First things first, preheat your oven to 350°F (175°C). This is important for baking cookies to perfection! While it’s heating, you can prepare the cookie dough.

2. Cream the Butters and Sugars:

In a large bowl, combine the softened butter, brown sugar, and granulated sugar. Using a mixer or a whisk, beat them together until the mixture is light and fluffy. This usually takes a couple of minutes—don’t rush it! Creaming the butter and sugar really helps create a nice, soft cookie.

3. Add Sweet Potatoes and Egg:

Now it’s time to add in the mashed sweet potato, egg, and vanilla extract. Mix everything until it’s well combined. You’ll want that sweet potato to blend in nicely to add moisture and flavor to your cookies!

4. Mix the Dry Ingredients:

In a separate bowl, whisk together the all-purpose flour, baking soda, cinnamon, salt, and nutmeg (if you’re using it). This step ensures that the leavening agent and spices are evenly distributed.

5. Combine Wet and Dry Ingredients:

Gradually add the dry mixture to the wet ingredients, stirring gently. Mix until just combined—take care not to over-mix; otherwise, your cookies could become tough!

6. Fold in Oats and Chocolate Chips:

Next, fold in the rolled oats and chocolate chips into the dough. Make sure the oats and chocolate are evenly mixed throughout the dough for a delicious bite in every cookie!

7. Scoop Out the Dough:

Using a spoon or a cookie scoop, drop rounded tablespoons of dough onto the prepared baking sheet. Leave about 2 inches of space between each dollop to allow for spreading.

8. Bake the Cookies:

Place the baking sheet in the preheated oven and bake for 12-15 minutes, or until the cookies are set and lightly golden around the edges. They might look slightly underdone in the center, which is just perfect for that chewy texture!

9. Cool the Cookies:

Once out of the oven, let the cookies cool on the baking sheet for about 5 minutes. This helps them firm up a bit before moving them. After 5 minutes, carefully transfer the cookies to a wire rack to cool completely.

10. Enjoy!

Your soft, chewy sweet potato chocolate chip cookies are ready to enjoy! Pair them with a glass of milk or your favorite beverage and savor each bite. Happy baking!

Can I Use Fresh Sweet Potatoes Instead of Canned?
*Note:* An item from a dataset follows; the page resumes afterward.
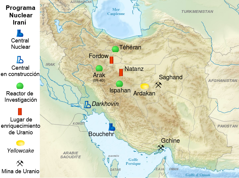 Mapa del programa nuclear iraní
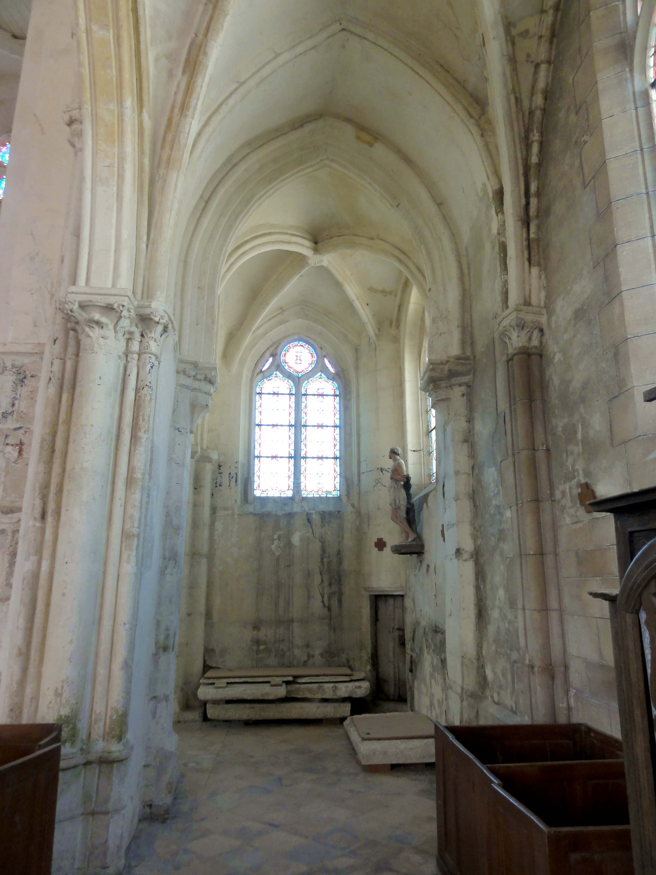 Intérieur de l'église (voir titre).

Absolutely! If you prefer using fresh sweet potatoes, just cook and mash one medium sweet potato to yield about 1 cup. You can roast, steam, or boil it until tender for the best results!
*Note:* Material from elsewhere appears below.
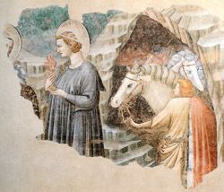 Фрагмент фрески Пьетро да Римини
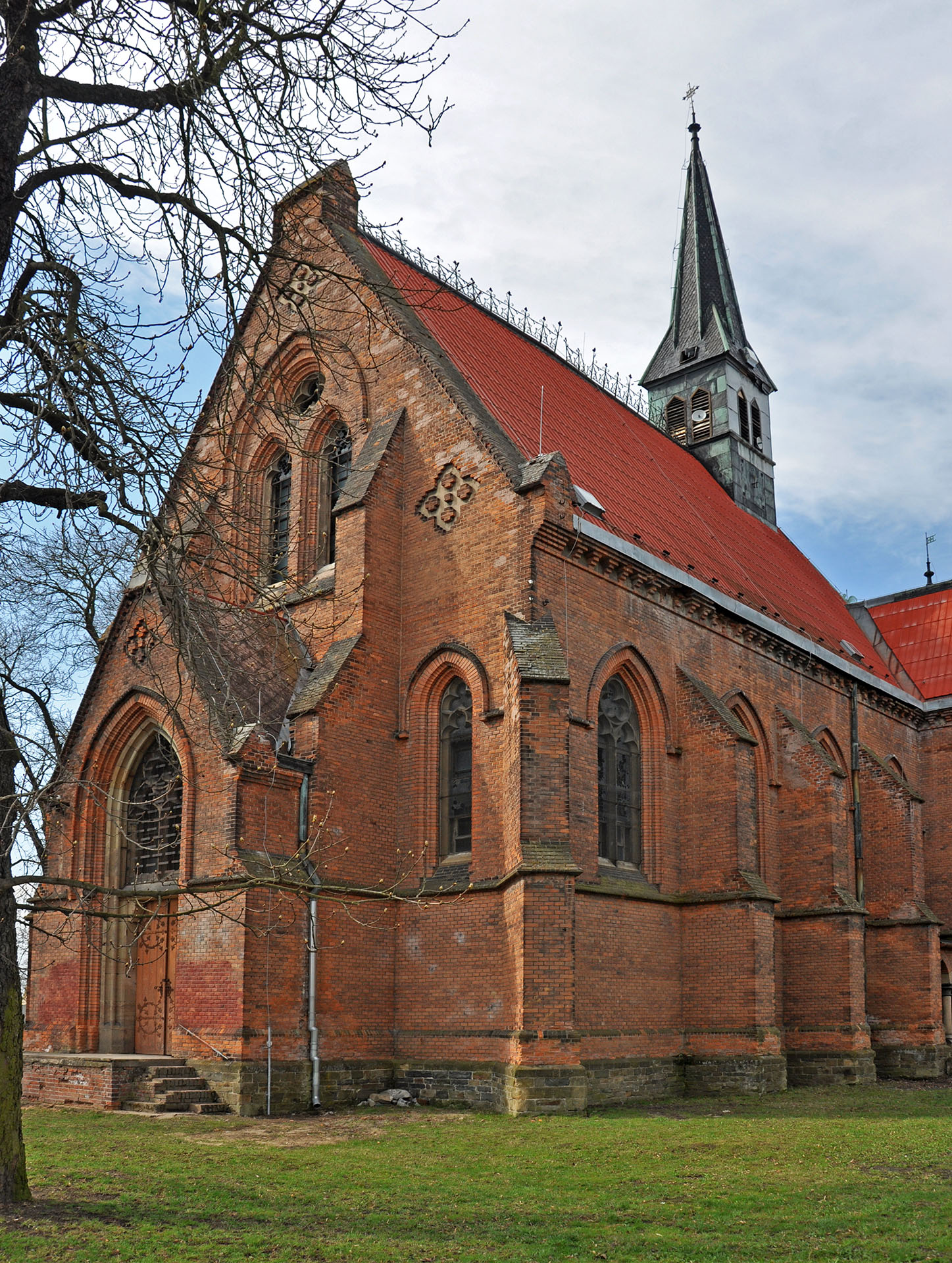 Kostel svaté Barbory, Nádražní, Štěpánov (okres Olomouc).

How Do I Store Leftover Cookies?

Store any leftover cookies in an airtight container at room temperature for up to 3 days. If you want to keep them longer, you can freeze them! Just place them in a freezer-safe bag, and they’ll last for up to 3 months.
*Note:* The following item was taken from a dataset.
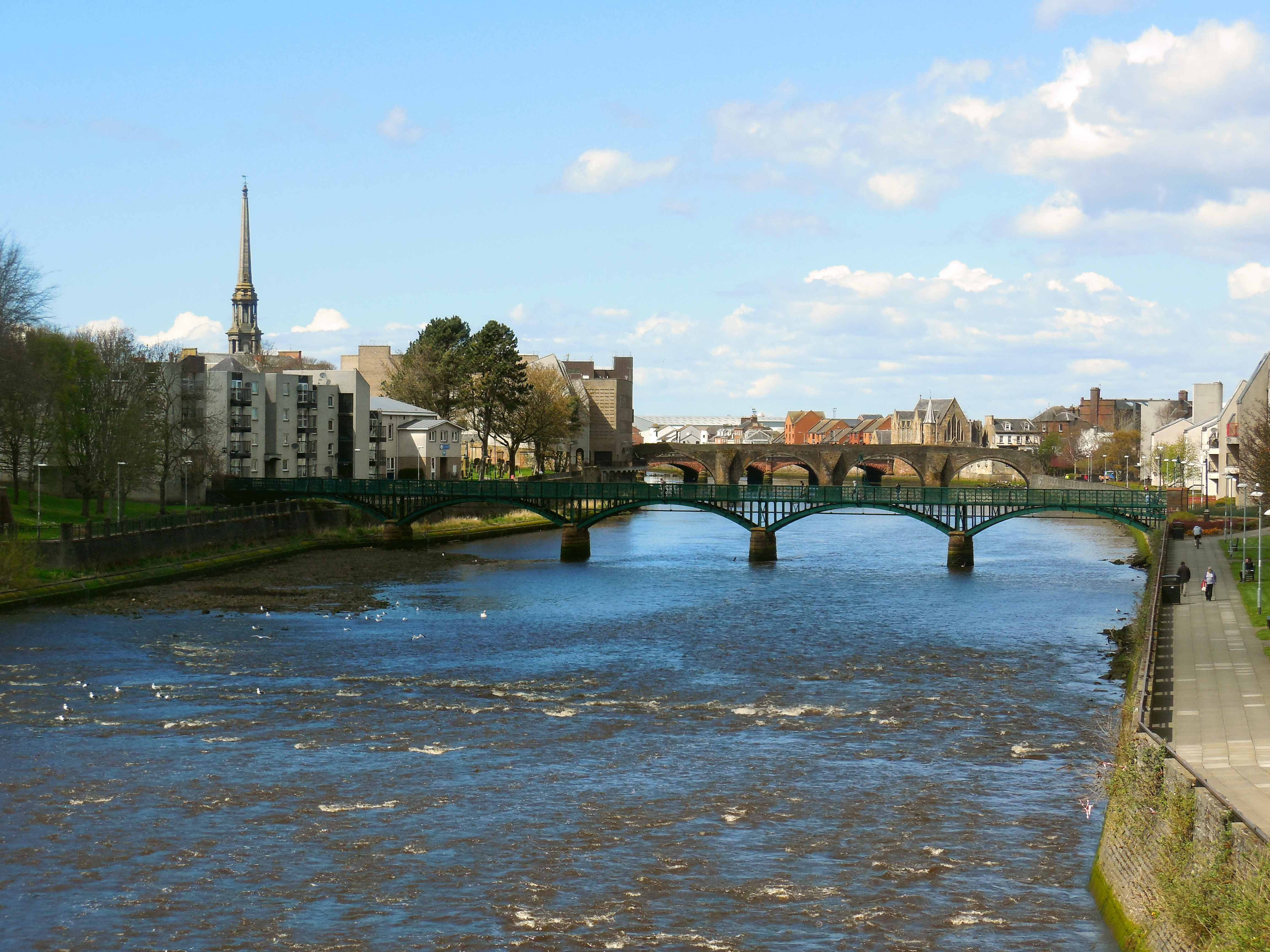 AYR

Can I Substitute the Butter for Oil?

Yes, you can substitute the unsalted butter with an equal amount of coconut oil or a light vegetable oil if you’re looking for a dairy-free option. Just note that the texture might be slightly different!

What Can I Use Instead of Eggs?

If you need an egg substitute, you can use a flax egg (1 tablespoon ground flaxseed mixed with 2.5 tablespoons of water, let it sit for 5 minutes) or 1/4 cup of applesauce. Both will help bind the ingredients while keeping the cookies moist.